To address critical challenges in system-heterogeneous federated learning—including low client participation, uneven contribution, and knowledge drift—this paper proposes HFedCKD, a novel framework integrating data-free knowledge distillation with bidirectional contrastive learning. Methodologically, HFedCKD introduces (1) inverse probability weighted distillation (IPWD), a dynamic mechanism to quantify each client’s predictive contribution; (2) decoupled feature extractors and classifiers, jointly optimized via discriminative contrastive learning to align representations while preserving personalized decision boundaries; and (3) generative feature completion to mitigate performance degradation caused by local data scarcity. Extensive experiments on image and IoT benchmarks demonstrate that HFedCKD significantly improves model accuracy and robustness, effectively alleviates performance drop under low participation, and enhances fairness and stability in cross-client knowledge fusion across heterogeneous systems.

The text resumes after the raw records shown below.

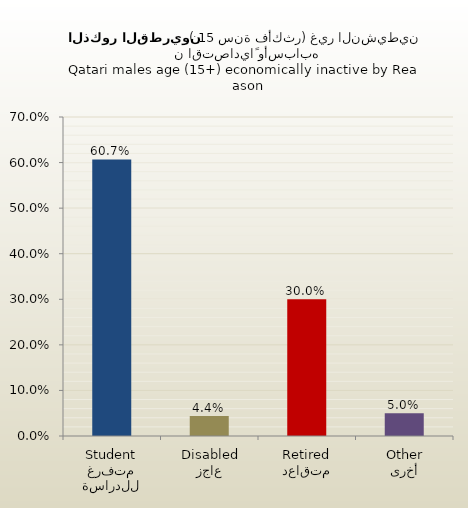
| Category | الذكور القطريين |
|---|---|
| متفرغ للدراسة
Student | 0.607 |
| عاجز
Disabled | 0.044 |
| متقاعد
Retired | 0.3 |
| أخرى
Other | 0.05 |
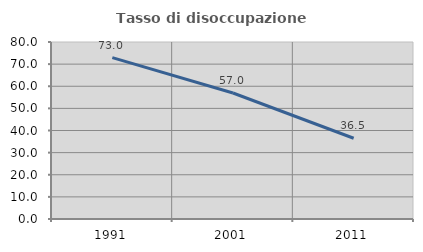
| Category | Tasso di disoccupazione giovanile  |
|---|---|
| 1991.0 | 72.951 |
| 2001.0 | 56.962 |
| 2011.0 | 36.508 |
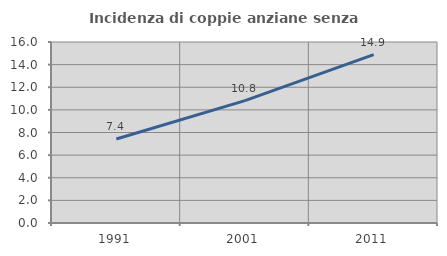
| Category | Incidenza di coppie anziane senza figli  |
|---|---|
| 1991.0 | 7.428 |
| 2001.0 | 10.822 |
| 2011.0 | 14.879 |
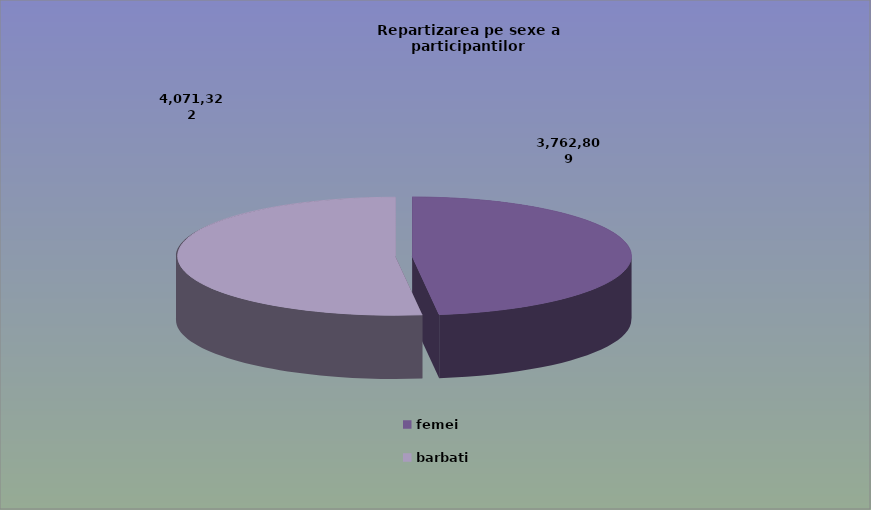
| Category | Series 0 |
|---|---|
| femei | 3762809 |
| barbati | 4071322 |
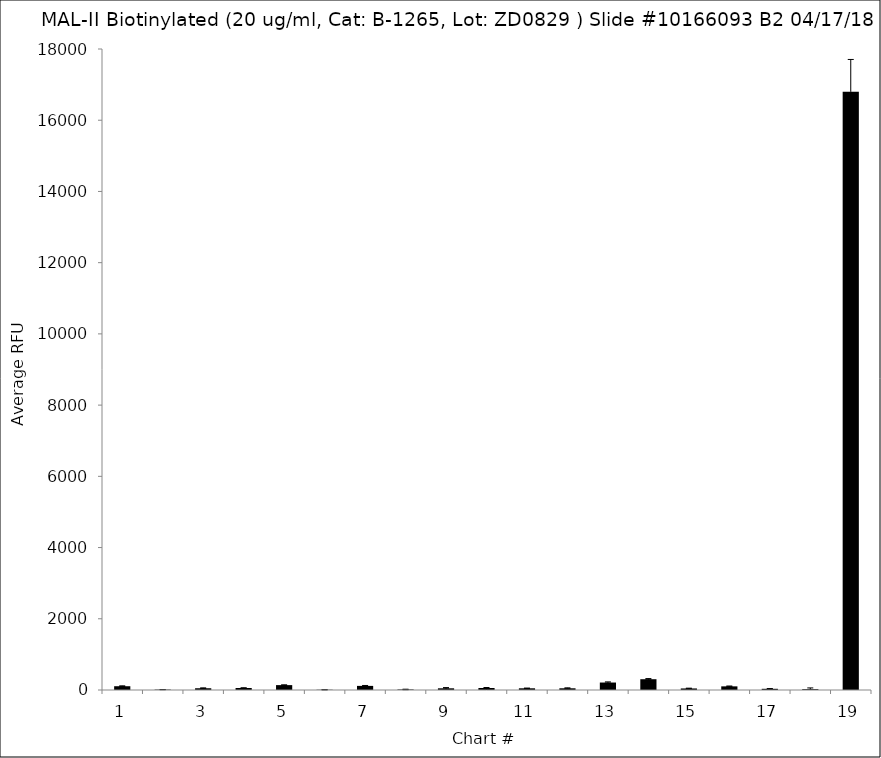
| Category | Series 0 |
|---|---|
| 1.0 | 106 |
| 2.0 | 11 |
| 3.0 | 49.25 |
| 4.0 | 56.75 |
| 5.0 | 137.25 |
| 6.0 | 7 |
| 7.0 | 115.5 |
| 8.0 | 15 |
| 9.0 | 47.5 |
| 10.0 | 57 |
| 11.0 | 47.75 |
| 12.0 | 48 |
| 13.0 | 209.75 |
| 14.0 | 302.75 |
| 15.0 | 43.5 |
| 16.0 | 102.25 |
| 17.0 | 33.75 |
| 18.0 | 24.5 |
| 19.0 | 16802.75 |
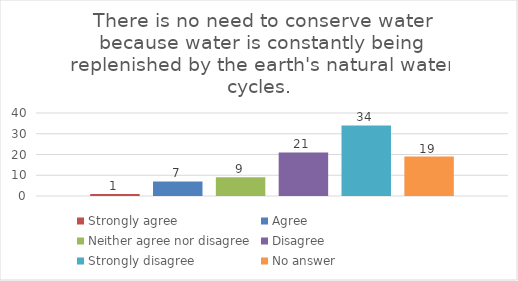
| Category | Strongly agree | Agree | Neither agree nor disagree | Disagree | Strongly disagree | No answer |
|---|---|---|---|---|---|---|
| 0 | 1 | 7 | 9 | 21 | 34 | 19 |
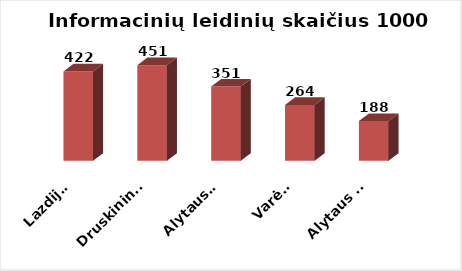
| Category | Series 0 |
|---|---|
| Lazdijai | 422.109 |
| Druskininkai | 451.462 |
| Alytaus r. | 350.786 |
| Varėna | 263.596 |
| Alytaus m. | 187.786 |
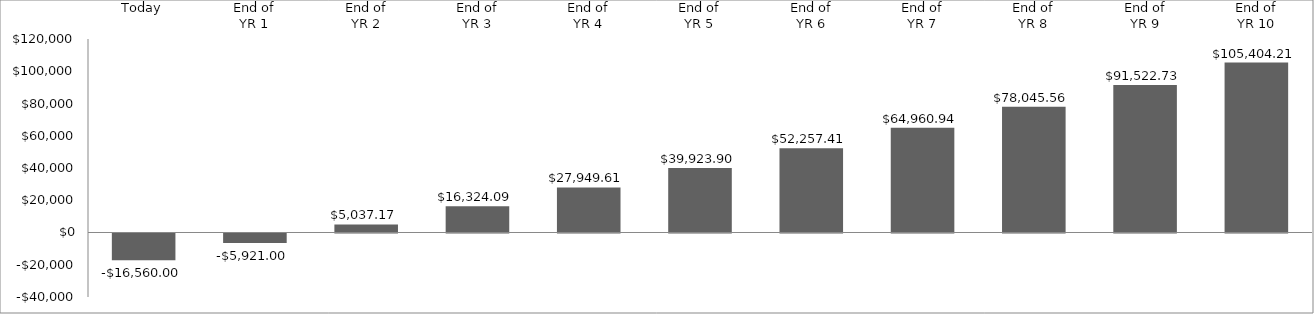
| Category | Annual Cash Flow |
|---|---|
| Today | -16560 |
| End of
YR 1 | -5921 |
| End of
YR 2 | 5037.17 |
| End of
YR 3 | 16324.085 |
| End of
YR 4 | 27949.608 |
| End of
YR 5 | 39923.896 |
| End of
YR 6 | 52257.413 |
| End of
YR 7 | 64960.935 |
| End of
YR 8 | 78045.563 |
| End of
YR 9 | 91522.73 |
| End of
YR 10 | 105404.212 |

Most current federated learning frameworks are modeled as static processes, ignoring the dynamic characteristics of the learning system. Under the limited communication budget of the central server, the flexible model architecture of a large number of clients participating in knowledge transfer requires a lower participation rate, active clients have uneven contributions, and the client scale seriously hinders the performance of FL. We consider a more general and practical federation scenario and propose a system heterogeneous federation method based on data-free knowledge distillation and two-way contrast (HFedCKD). We apply the Inverse Probability Weighted Distillation (IPWD) strategy to the data-free knowledge transfer framework. The generator completes the data features of the nonparticipating clients. IPWD implements a dynamic evaluation of the prediction contribution of each client under different data distributions. Based on the antibiased weighting of its prediction loss, the weight distribution of each client is effectively adjusted to fairly integrate the knowledge of participating clients. At the same time, the local model is split into a feature extractor and a classifier. Through differential contrast learning, the feature extractor is aligned with the global model in the feature space, while the classifier maintains personalized decision-making capabilities. HFedCKD effectively alleviates the knowledge offset caused by a low participation rate under data-free knowledge distillation and improves the performance and stability of the model. We conduct extensive experiments on image and IoT datasets to comprehensively evaluate and verify the generalization and robustness of the proposed HFedCKD framework.